A mind-opening new book from Humana Press, Physician-Assisted Death provides seven articles by leading authorities examining the medical, ethical, legal, and philosophical issues involved in physician-assisted death and scrutinizing the principal arguments for and against it.
The analysis includes an examination of public opinion polls and surveys of physicians, an exploration of the impact on both society and the physician-patient relationship, and a discussion of the relationship between physician-assisted death and the right to privacy as recognized by the Supreme Court and common law.

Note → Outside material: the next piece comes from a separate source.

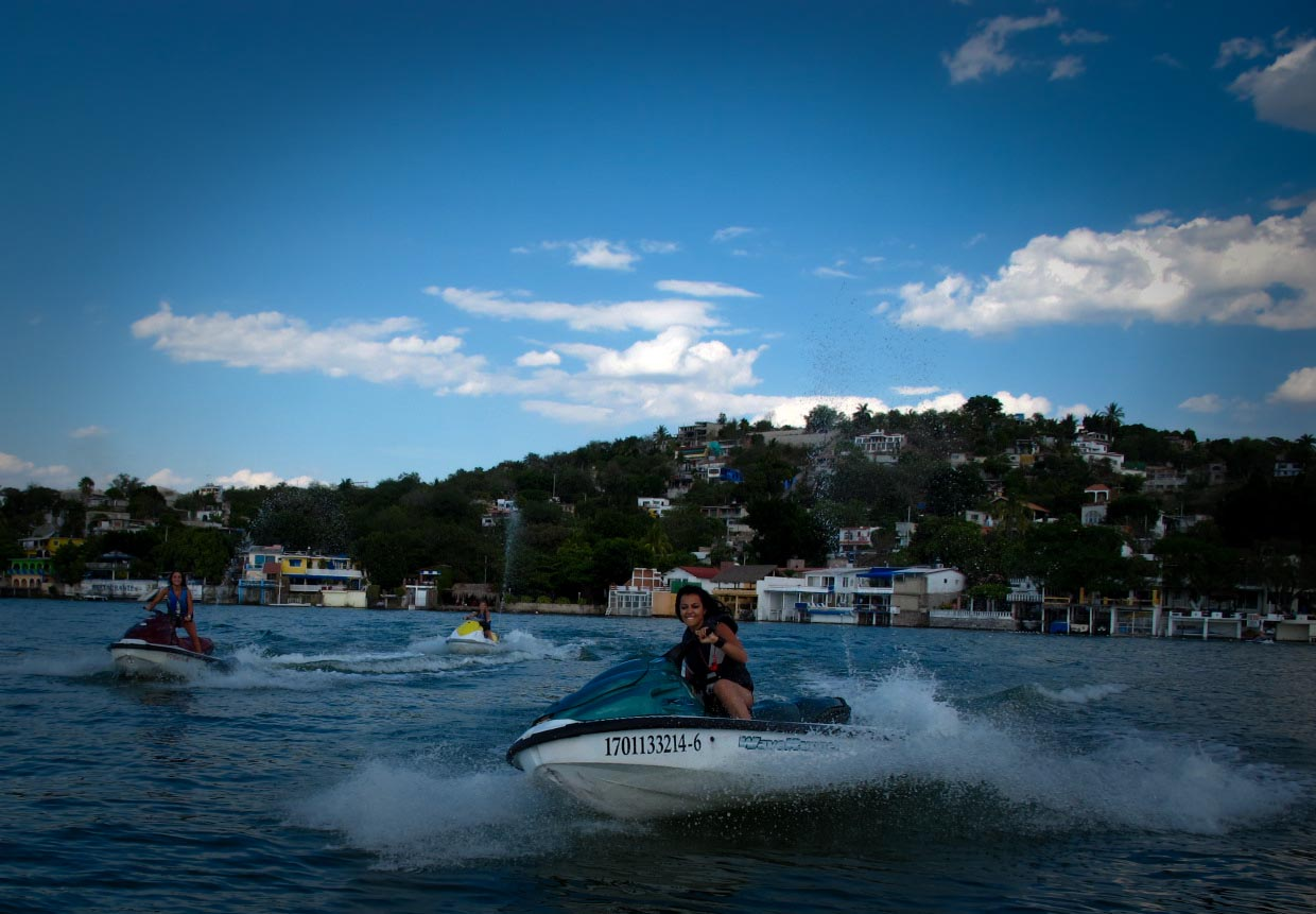 Waverunner en Tequesquitengo Morelos

This important book adds new dimensions to America's fascination with the activities of Dr. Jack Kevorkian, and the worldwide interest in physician-assisted death evidenced by its legalization in the Netherlands. This book significantly advances the level of the discussion on this vitally important topic.
James F. Bresnahan
This book mobilizes the varied expertise of seven authors, some more well known than others, to examine in six chapters the moral, legal, psychological, and sociological dimensions of the currently debated issue of physician involvement in actively helping a patient who requests to die, whether by helping the patient to inflict death on self or by doing this for the patient. The purpose is to survey and interpret critically the extensive literature that has developed about this debated issue. Although it aims to help persons active in health care to obtain an overview of the debate, it also seems to aim at a wider public as well. The essays do provide a wide examination of the literature. This collection surveys some viewpoints on the debated issue as these were developed prior to the successful passage of the Oregon initiative legalizing physician-assisted dying in November 1994. The overall impact of the collection is to engender support of such initiatives. The general thrust of several of the essays is to support "physician-assisted dying" and to reject completely the opposite view. Two essays present arguments on both sides more dispassionately. No essay examines fully the hospice experience with care of the dying or discusses the probable negative impact on further development and financing of hospice if legal permission is given to physician-assisted dying. Nor are the developing constraints of managed care on the capacity of physicians to carefully determine the rationality of the requests to be helped to die discussed.